Avoiding the task planner?
If motion primitives are able to control the robot and it's possible to write a longer program which contains a sequence of motion primitives, why is there a need for a high level task planner? Suppose the plan for the robot is to drive to the box, grasp the object, move to the goal and place the object at the position. All the motion primitives are executed in a linear fashion and now an interruption takes place. The robot looses the box during the transit. The motion planner itself doesn't recognize the problem, only the higher instance will detect the issue.
A motion sequence should be tolerate against interruption. And the task planner has to figure out the new motion sequence.
Semi autonomous control
Unfortunately, the amount of frameworks and algorithm to implement a task and motion planner is low. Creating such a software is mostly an art but not an engineering discipline. A good starting point is to set a focus on manual control. If the robot is controlled manual, it's for 100% sure that a task is fulfilled. A planner should be understand as optional. The idea is to start with a teleoperated robot and improve the system slowly into an autonomous system. From the programmer perspective the question is how to improve the control of the robot in a way, that the workload for the human gets lower.

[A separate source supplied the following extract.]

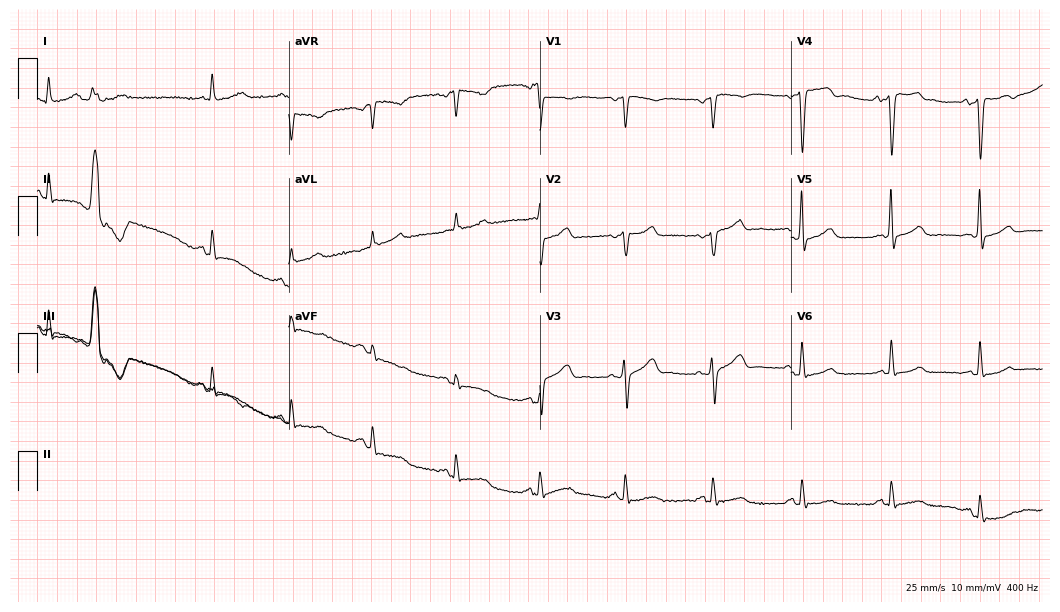
12-lead ECG from a 65-year-old woman. Screened for six findings — first-degree AV block, right bundle branch block, left bundle branch block, sinus bradycardia, atrial fibrillation, sinus tachycardia — none is recorded.
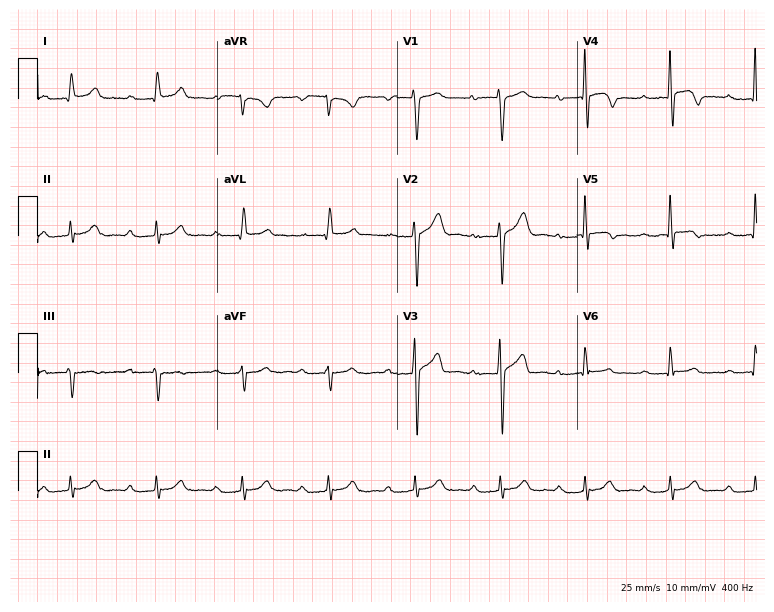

A typical example for this transition is to replace a keyboard control with a mouse control. A normal robot arm for example in an excavator is controlled by different sliders. With slider1 the operator controls motor1, with slider2 motor2 and so on. The first step is to write a software which takes a mouse as input and calculates the servo signal as the result. In the literature the concept is colloquial described as inverse kinematics and it helps a lot to reduce the workload. An inverse kinematics doesn'T mean that the robot works autonomously, it means, that the human operator points with the mouse to a target and the robot arm reaches the point.